Satisfy Regulatory Requirements With Help From Our Perinatal Pharmacoepidemiology Research Team
The safety of medical products when used in pregnancy is often not well characterized at the time of marketing authorization unless they are specifically developed to treat conditions related to pregnancy. If you have a new drug, biologic, vaccine, or medical device entering the market, or have approval for a new indication for an existing product, you will likely be required by regulatory agencies to assess the safety of your product if pregnant persons might use it. Typical requests from regulatory agencies include studies with prospective data collection and studies that make secondary use of existing data sources—using real-world data to generate real-world evidence (RWE).

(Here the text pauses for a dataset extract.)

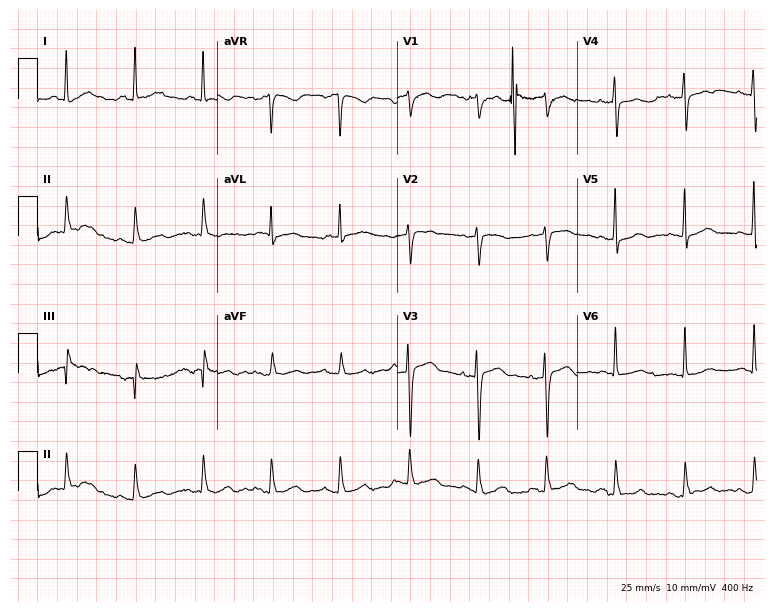
Standard 12-lead ECG recorded from a 64-year-old female patient. Read as a normal ECG.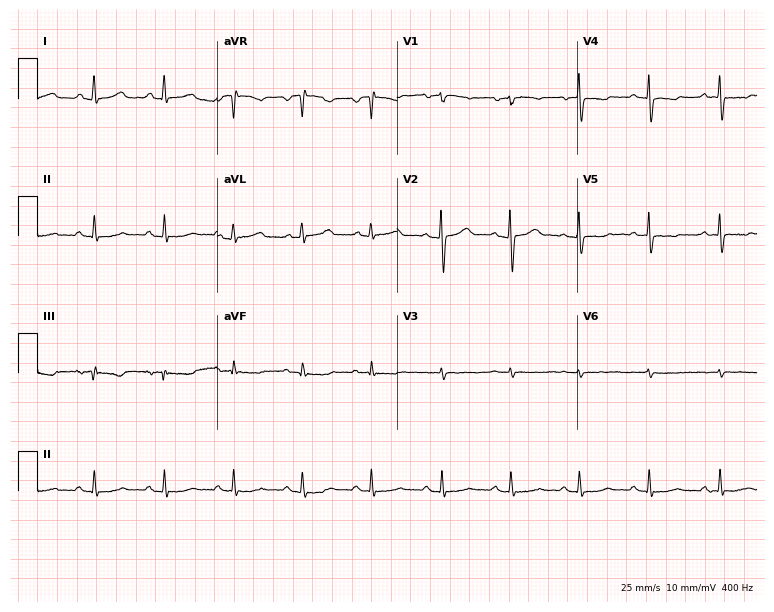
ECG (7.3-second recording at 400 Hz) — a 57-year-old female. Screened for six findings — first-degree AV block, right bundle branch block, left bundle branch block, sinus bradycardia, atrial fibrillation, sinus tachycardia — none is recorded.

We have extensive experience in perinatal pharmacoepidemiology and have reviewed study approaches typically required by regulatory authorities, so you can confidently partner with us to conduct the regulatory RWE research needed to meet these requests. Our studies use real-world data in their native format or transformed into a common data model. Our team can also assist you with studies to describe the natural course of diseases as well as other research, including literature reviews and RWE studies with primary data collection to help you ensure you have reliable data to inform your internal decision-making process.

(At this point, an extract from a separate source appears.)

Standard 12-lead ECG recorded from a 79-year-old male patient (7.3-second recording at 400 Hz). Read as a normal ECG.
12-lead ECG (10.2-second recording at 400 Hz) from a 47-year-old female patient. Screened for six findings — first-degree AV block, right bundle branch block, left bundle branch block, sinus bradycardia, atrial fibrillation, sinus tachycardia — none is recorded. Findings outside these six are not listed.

In addition to helping our clients address their regulatory requirements, we also conduct independent academic research and have contributed to the ENCePP Guide on Methodological Standards in Pharmacoepidemiology; we co-authored its annex on methods for research in pregnancy and breastfeeding. We have experience coordinating multidatabase studies and are members of the VAC4EU and the SIGMA consortia. We have also taken the role of research site analyzing data and providing epidemiological and statistical support to the study coordinating team.